Google Cloud Functions operate within a runtime environment distinct from other serverless platforms like Google Cloud Run, as they do not rely on containers from the user prespective. Consequently, specifying a container image as the function's runtime isn't feasible. However, you can enhance the default package set by providing a custom requirements.txt file, allowing for the inclusion of additional Python modules automatically installable via pip.
Currently, Google Cloud Functions supports Python >= 3.7. You can find the list of pre-installed modules here. In addition, the Lithops default runtimes are built with the packages included in this requirements.txt file:
The default runtime is created automatically the first time you execute a function. Lithops automatically detects the Python version of your environment and deploys the default runtime based on it. In this sense, to run a function with the default runtime you don't need to specify anything in the code, since everything is managed internally by Lithops:
import lithops
def my_function(x):
return x + 7
fexec = lithops.FunctionExecutor()
fexec.call_async(my_function, 3)
result = lithops.get_result()By default, Lithops uses 256MB as runtime memory size. However, you can change it in the config or when you obtain the executor, for example:
import lithops
pw = lithops.FunctionExecutor(runtime_memory=512)Build your own Lithops runtime for Google Cloud Functions
If you require additional Python modules not included in the default runtime, you can create your own custom Lithops runtime incorporating them. To create a custom runtime, compile all the necessary modules into a requirements.txt file.
For instance, if you wish to integrate the matplotlib module into your runtime, which isn't part of the default setup, you need to append it to the existing requirements.txt file.

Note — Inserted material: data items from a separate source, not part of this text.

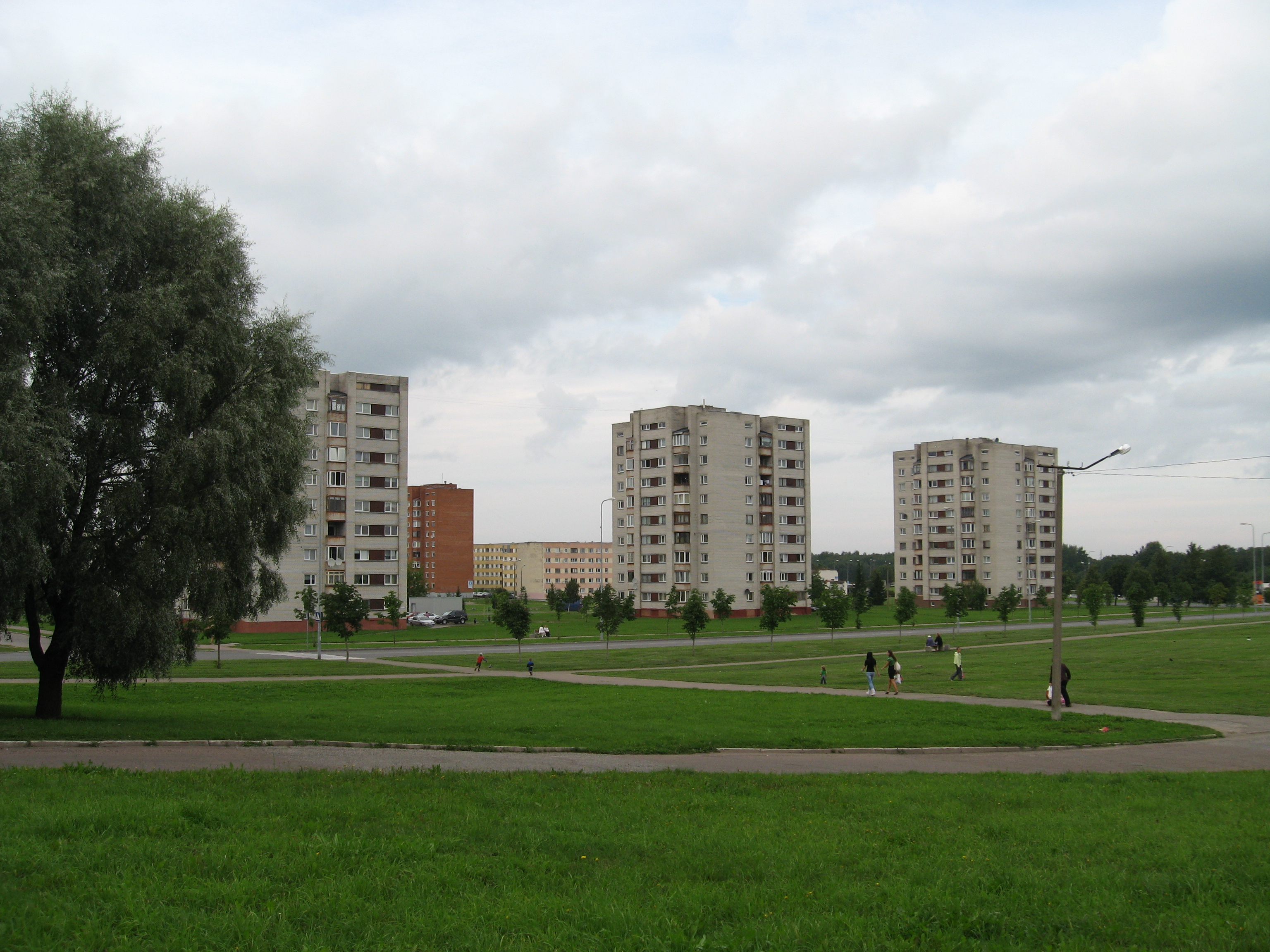 Микрорайон Таммику, снятый со стороны Ийдла, часть Ахтме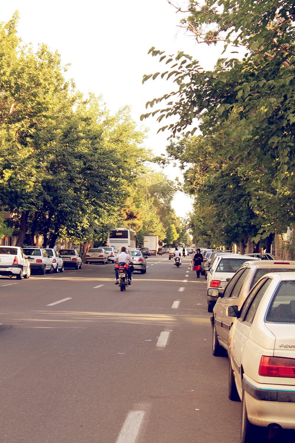 خيابان سامان، پایین‌تر از خيابان گلبرگ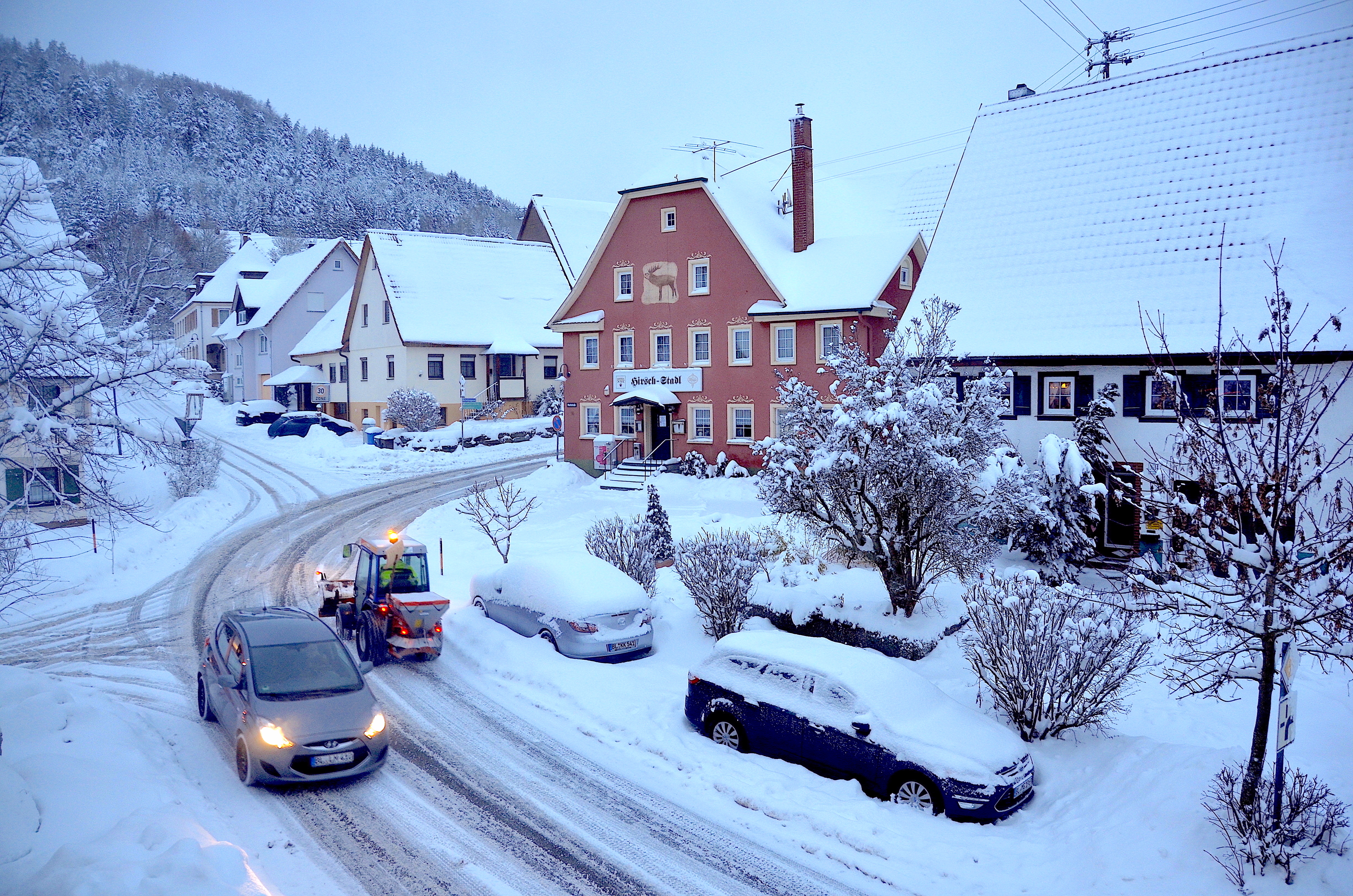 Schneebedeckte Straße in Tieringen, Baden-Württemberg

Note that this requirements.txt contains the mandatory pakcges required by lithops, so you don't have to remove any of them from the list, but just add your packages at the end.
After updating the file accordingly, you can proceed to build the custom runtime by specifying the modified requirements.txt file along with a chosen runtime name:
$ lithops runtime build -b gcp_functions -f requirements.txt my_matplotlib_runtime
This command will add an extra runtime called my_matplotlib_runtime to the available Google Cloud Function runtimes.
Finally, you can specify this new runtime when creating a Lithops Function Executor:
import lithops
def test():
import matplotlib
return repr(matplotlib)
lith = lithops.FunctionExecutor(runtime='my_matplotlib_runtime')
lith.call_async(test, data=())
res = lith.get_result()
print(res) # Prints <module 'matplotlib' from '/layers/google.python.pip/pip/lib/python3.12/site-packages/matplotlib/__init__.py'>If we are running Lithops, for example, with Python 3.12, my_matplotlib_runtime will be a Python 3.12 runtime with the extra modules specified installed.